In lieu of the paucity of literature describing vNOTES for malignant ovarian tumors, we aimed to describe the perioperative and medium-term oncological outcomes of this procedure in our institution.
Methods
Patients
This was a retrospective single-institution cohort of consecutive patients who underwent vNOTES for malignant ovarian conditions from May 2021 to September 2024. All patients included in this study had histology-proven malignancy arising from or involving the ovary. Centralized Institutional Review Board ethics approval was obtained for the use of anonymized patient data.
Prior to the surgery, all patients were investigated pre-operatively by both surgical and anesthetic teams. Imaging investigations could include transvaginal and/or transabdominal pelvic ultrasound scans, computed tomography (CT), and magnetic resonance imaging (MRI) of the pelvis. Bloodwork included ovarian tumor markers, such as CA-125, CA-19-9, beta-HCG, alfa-fetoprotein, and carcinoembryonic antigen.
Surgical technique
Patients were admitted on the same day of the surgery. Procedures were carried out under general anesthesia. All patients did not receive bowel preparation prior to surgery. Prophylactic intravenous (IV) cefazolin and metronidazole (or clindamycin in the case of documented penicillin or cephalosporin allergy) were given prior to induction and within one hour of incision.
The patient was placed in a lithotomy position, cleaned, draped and catheterized. The cervical lip was grasped with vulsellum forceps, and a circumferential incision around the cervix was made. In cases of staging, restaging or interval debulking surgery, sharp dissection was used to perform an anterior and a posterior colpotomy to gain entry into the intraperitoneal pelvic cavity. In cases of fertility-sparing surgery, only a posterior colpotomy was performed for intraperitoneal access.
Thereafter, the uterosacral and cardinal ligaments are identified and sealed with an advanced biopolar device such as Enseal (Ethicon, Rarican, NJ, USA). An extra-extra-small (XXS) Alexis (Applied Medical, Rancho Santa Margarita, CA, USA) wound retractor was inserted into the Pouch of Douglas (POD) and vesicovaginal space as a platform for port placement. At our institution, we adopted the use of a home-made glove port consisting of a sterile size 7.5 left-hand glove attached to the Alexis retractor as depicted in the figure below (Fig. 1). Three 5 mm ports and one 12 mm plastic ports were fitted into the little finger, middle finger, index finger and thumb sleeves respectively and secured with silk sutures to prevent air leak. Pneumoperitoneum was established with 12 mmHg of carbon dioxide. A 45 mm or 50 mm 30-degree rigid long laparoscope was introduced. A systematic peritoneal survey was performed to assess the peritoneum, omentum, bowel, diaphragmatic surface, liver surface, and stomach for evidence of intracoelomic metastasis. Peritoneal washings were taken for cytology. Where performed, transperitoneal or retroperitoneal pelvic lymph node dissection (PLND) was performed to the level of the common iliac artery. Frozen section was performed in cases where ovarian masses were suspicious for cancer. If positive for malignancy, THBSO with PLND and omentectomy was performed; borderline tumors on the other hand received THBSO and omentectomy.
Fig. 1.
vNOTES glove method setup
In our study, we did not encounter any cases of tumor spillage during specimen retrieval. All specimens were placed into a surgical bag prior to vaginal retrieval to avoid intraperitoneal spillage and potential upstaging of cancer. After ensuring hemostasis, the Alexis retractor was removed together with the glove port. The vaginal vault was closed with Vicryl 2-0 sutures.

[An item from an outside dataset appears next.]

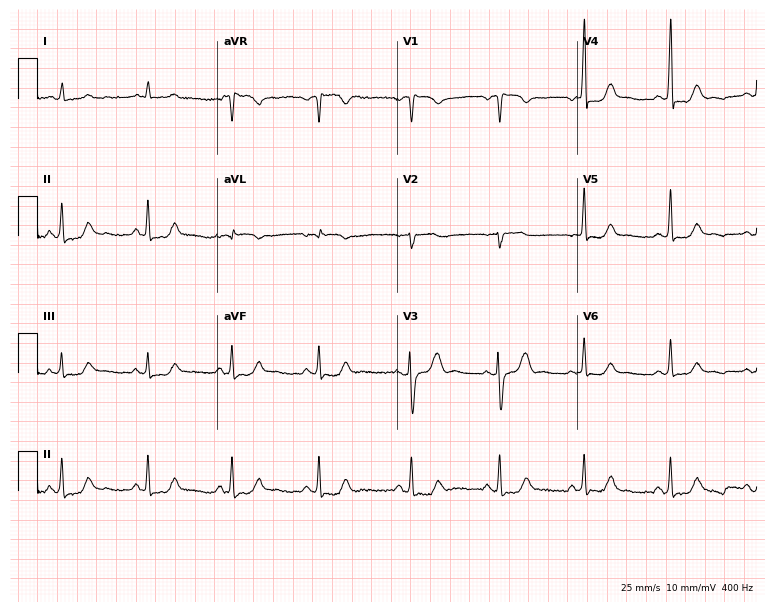
12-lead ECG from a male, 56 years old (7.3-second recording at 400 Hz). No first-degree AV block, right bundle branch block, left bundle branch block, sinus bradycardia, atrial fibrillation or sinus tachycardia recorded for this tracing.

Informed consent was obtained from all patients for the vNOTES procedure, with detailed explanation of the potential anesthetic and surgical risks of the procedure. All patients in our study cohort underwent preoperative imaging. In cases where there was a suspicion of ovarian malignancy, patients were counseled and provided informed consent for the possibility of an intraoperative frozen section. As part of this process, they were informed about the limitations and accuracy of the frozen section technique, and the potential need to proceed with a comprehensive staging procedure, such as omentectomy and/or pelvic lymph node dissection, based on the frozen section results. All patients were managed post-operatively according to recommendations from the Enhanced Recovery After Surgery (ERAS) protocol consisting of regular analgesia, early initiation of oral feeding, early ambulation, and early removal of the indwelling catheter post-operatively.
Statistical analysis
Background characteristics, intraoperative outcomes, postoperative complications, and histopathological results were collected from electronic medical records and tabulated. Patients were classified to one of four categories by operative indication:
Primary staging surgery
Restaging surgery
Fertility-sparing surgery
Interval debulking surgery (after chemotherapy)

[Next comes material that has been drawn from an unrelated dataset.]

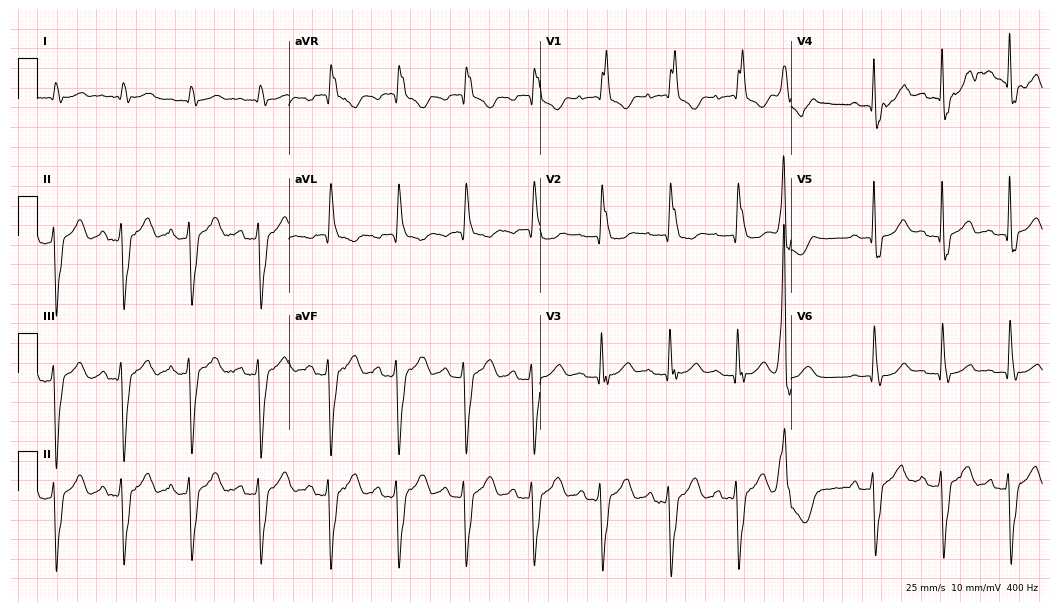
12-lead ECG from a 79-year-old man. Findings include right bundle branch block.

As the primary staging surgery and fertility-sparing surgery group had the largest number of patients, they were summarized by tabulation. Only 1 patient underwent restaging surgery and 2 patients underwent interval debulking surgery and they were descriptively analyzed.
Shapiro–Wilk test was used to assess for normality. Continuous variables were expressed as median and interquartile range, while categorical variables were expressed as absolute numbers and percentages. Surgical complications encountered were classified according to the Clavien–Dindo Classification. Kaplan–Meier curve for tumor recurrence was plotted using the dates of latest follow-up. Descriptive analyses of patients who had experienced tumor recurrence were also performed. All statistical analyses were conducted in R-4.3.0.
Results
A total of 19 patients with malignant tumors arising from or involving the ovary were included for analysis. 4 patients had fertility-sparing surgery, 12 patients had primary staging surgery, 1 patient underwent restaging surgery and 2 patients underwent interval debulking surgery (Table 1).
Table 1.
Baseline demographics of patients included in the study
| Fertility-sparing (N = 4) | Primary staging (N = 12) | |
|---|---|---|
| Age | 37 [33, 38] | 62 [54, 67.5] |
| BMI | 21 [20.6, 24.2] | 25.9 [22.7, 30.0] |
| Hypertension | 1 (25.0) | 6 (50.0) |
| Hyperlipidemia | 0 | 7 (58.3) |
| Diabetes mellitus | 0 | 3 (25.0) |
| History of breast cancer | 0 | 3 (25.0) |
| Parity (%) | ||
| 0 | 2 (50.0) | 3 (25.0) |
| 1 | 1 (25.0) | 0 |
| ≥2 | 1 (25.0) | 9 (75.0) |
| Previous abdominal surgery | 2 (50.0) | 5 (41.7) |
| Tumor size, cm | 14 [7.6, 21] | 3.3 [2.1, 5.2] |
Expressed as median [interquartile range] or n (%)
BMI body mass index
The median age was 62 in the staging surgery group and 37 in the fertility-sparing surgery group. More patients in the primary staging surgery group had comorbidities of hypertension, hyperlipidemia and diabetes as compared to only 1 patient with hypertension in the fertility-sparing surgery group. Tumor size was noticeably larger in the fertility-sparing group as many patients in this group initially presented as seemingly benign large ovarian cysts.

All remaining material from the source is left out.